Our most frequently asked questions.


For Collider NL investors

+ How does the investment work?

We invest in 3-4 later stage startups per year, receiving €200 - 300K equity investment, valuation determined case by case.

In addition to the equity allocated to the investors, Collider receives from the startup 2% for services delivered and to deliver in the future.

+ How much can I invest?

Collider will propose 3-4 vetted investment opportunities per year. You have the flexibility to opt in or out, but we expect you to join in at least 2 investments per year with a minimum investment of €25K per opportunity. The maximum will be determined by the number of investors who want to opt in.

The next opportunity to invest is in 2023. Stay tuned for our announcements.

+ Where will the investors' shares be held?

We will create a STAK (a foundation) for each cohort, holding the shares. Investors will receive certficates of shares from the STAK and are in that way beneficial owner of the shares.

+ What equity will I receive?

The equity will vary depending on the individual investment level.

• X = Number of shares held by the STAK on behalf of the individual investor • Y = Number of shares held in each company, which represents 4-10% of the entire share capital • O = Overall commitment by each individual investor (as set out in the relevant commitment letter) • A = Total investment by all investors (aggregate)

• X = Y x (O/A)

+ Do I have pre-emption rights?

You do! As part of the offer to Collider investors you have pre-emption rights in all of the companies we collectively choose to invest in. This means you get preferential access to further follow on rounds and can increase your stake in the companies you want to back. Depending on how each company conducts their follow-on rounds, they will notify you when they are fundraising.

+ Do you have an anti dilution clause?

We do not. We get asked this a lot and we believe that an anti-dilution clause dissuades future angel investors and VCs from investing in our startups – thus impacting their future rounds. However, investors do have pre-emption rights. To avoid dilution there’s the option to follow on in future rounds. Following in future rounds is a trend amongst investors over the past five years.

+ Why do I/we invest in a portfolio?

By investing in a portfolio, you are doing two key things – diversifying your investment, and simultaneously de-risking it. Spreading your investment across a cohort of startups could potentially increase your chances of a good return – it’s commonly known in our market that in most portfolios, 1-2 startups normally pay for the whole fund (although at the stage we meet the companies it will be hard to gauge who of the companies this will be). Furthermore, by investing early, you are acquiring capital in these organisations at a far better rate than when they start to scale.

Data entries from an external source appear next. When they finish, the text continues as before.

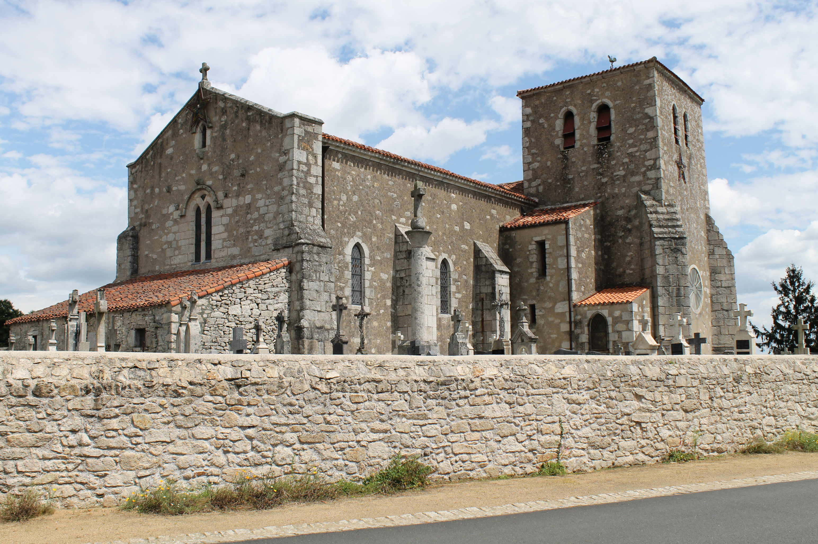 Église Notre-Dame-de-l'Assomption de Châtelliers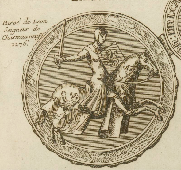 Sceau d'Hervé IV, seigneur de Léon [Finistère, Bretagne, France] (1220/1290)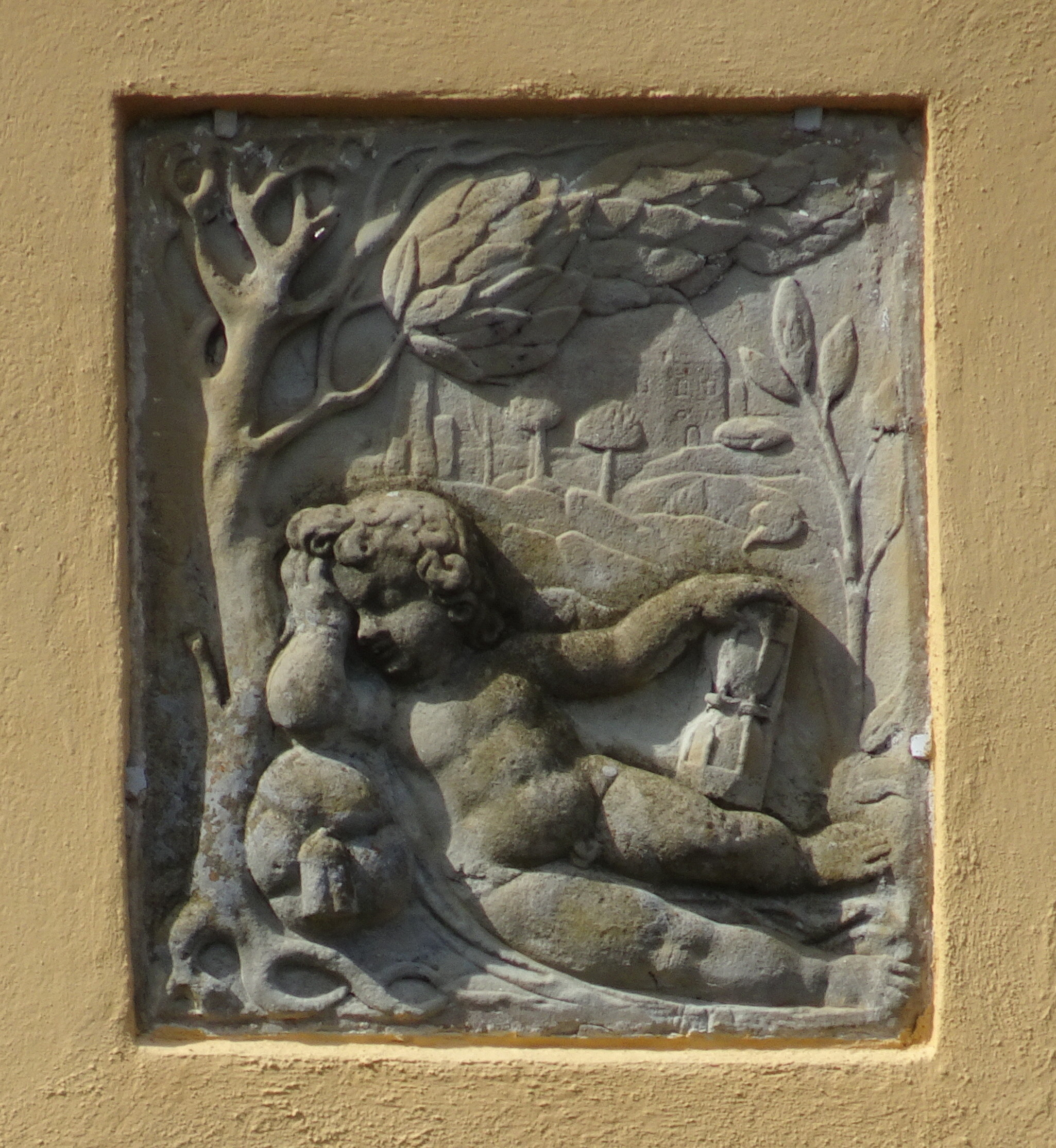 Säby gård, Aspö, fasad mot norr

In addition, by investing in a portfolio you have the chance to work and add value to a larger number of companies and their different technologies.

+ When do you need the money?

Collider will draw down the amount required from you 14 working days before Selection Day.

+ Are you AFM regulated?

We aren't a "typical" investment organisation ("beleggingsinstelling") as meant in the (Dutch) Wet op het financieel toezicht (Wft). We operate as an investment club where the investors take the ultimate decision regarding the startups to invest in. Collider acts as a facilitator, and use an authorised legal and financial process through organisations who work with us on the appropriate due diligence on all of the startups you invest in as part of the recruitment process and prior to the money being invested in each individual company. The investors, who receive certficates of shares in each individual startup, van decide together on portfolio management matters.